About

Franklin and Laura C. Stevenson

“The Luck of the Irish”

‘The luck of the devil,’ said a Republican, and ‘the luck of the Irish,’ said a Democrat, both meaning that’s how the privileged scion of generations of working-class immigrants got elected President in 1960. Only a few years before that, it’s how I got into academia and how, the next year, I got to Russia.

The big step forward in my lucky life was being a pupil of R. P. Blackmur from whom I learned that the reading and writing of books was a respectable, indeed, a preferable, highly valuable alternative to the middle-class, business-and-banking careers of my conservative family. A few years after I graduated, he introduced me at my first big New York poetry reading. By that time, I had worked on the docks, become a lifelong socialist, and gotten inducted into academia.

That, too, like first meeting Blackmur, was “the luck of the Irish.”  On a final exam in a final M.A. semester, I penned a fiercely critical evaluation of a course, expecting no reply. To my surprise, the warm, generous and fair-minded Ernest Simmons called me in, explained what he was doing—and offered me a teaching position in the Slavic Department that fall. Moses Hadas approved me for the Columbia humanities program. I was hooked.

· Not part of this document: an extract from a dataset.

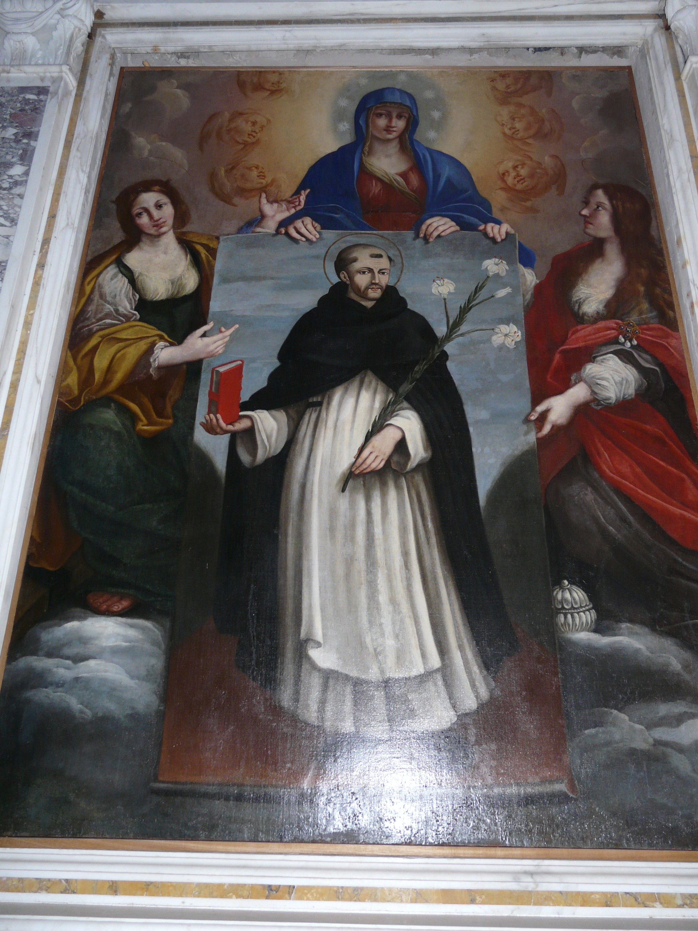 Oratorio dei Bianchi, Fosdinovo, Toscana, Italia

For the next fifty years I got paid for reading and writing. I never really thought of it as a job except as it answered the conventional question, ‘What do you do?’ For me it was—and still is—a way of life peopled by some of the finest, fastest minds of my time and one opportunity after another to see the workings of the world. Of course I’m biased in favor of culture over commerce and politics. I hate the oppresive natures of American capitalism and Russian communism and ex-communism, but I admire the hard-nosed Nikita Khrushchev for his tactful honoring of Robert Frost. I bet my students don’t know that they were teaching me more than I was teaching them.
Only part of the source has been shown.